Aşkın Yedinci Mertebe’si; "yarin güzelliğini seyrederken sevgi şarabıyla kendinden geçmek, sevgi şarabını kana kana içmek"tir.
Sekizinci Mertebe ise "aşk mertebesi"dir ki Sevenin sevgilisinde kendisini yok etmesi. Herşeyin maşuktan ibaret olması halidir.

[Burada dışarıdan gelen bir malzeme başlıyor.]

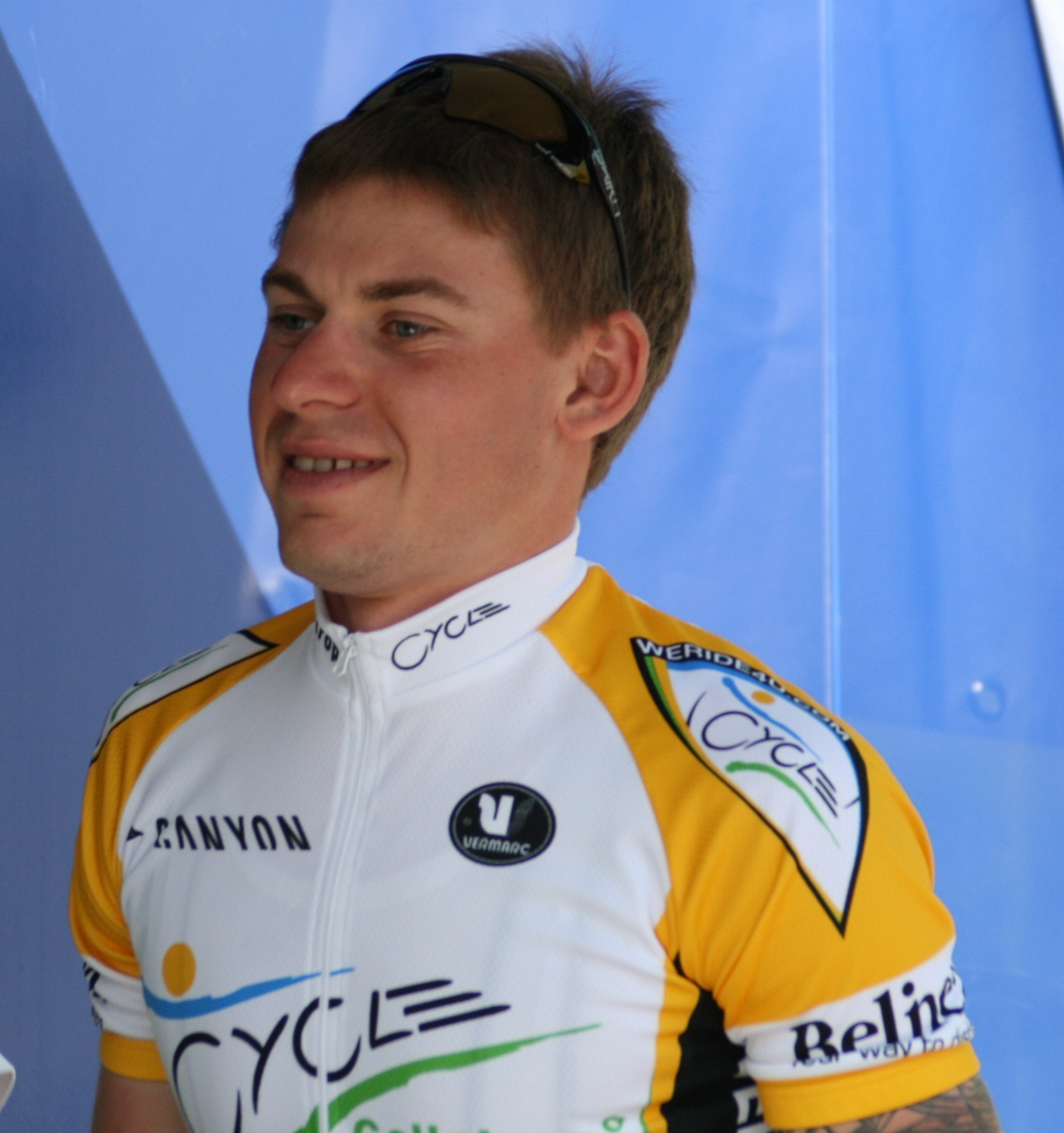 Sergey Kolesnikov aux Quatre jours de Dunkerque 2008

Aşk da O şık da O Mâşuk da O’dur.
Ve her vücûdun cânı “AŞK” tır…
Hakîkat her vücûdun cânı AŞK tır
Ne cân kim cân içinde cânı AŞK tır
Bu AŞK elinde âciz cümle eşya
Ne sır kim kamu ser-gerdân-ı AŞK tır
Gehî Leylî olur Mecnûn gözünden
Geh olur Leylâ’nın hayrânı AŞK tır
Ene’l- hak çağırır Mansûr dilinden
Cüneyd’de cübbev ü irfân-ı AŞK tır
Vücûdun cübbesin AŞK ile çâk et
Dala gör ona kim ummân-ı AŞK tır (Yunus Emre)
Âşık Yunus varlık elbisesinin aşk ile parçalanıp yok edilmesini salık verirken; aşk deryasına kavuşmanın yolunda buralardan geçtiğini hatırlatır Ve "ne duruyorsun! Artık kır şu kabuğunun! Aşk gibi sonsuzluk deryası seni bekliyor" demek ister.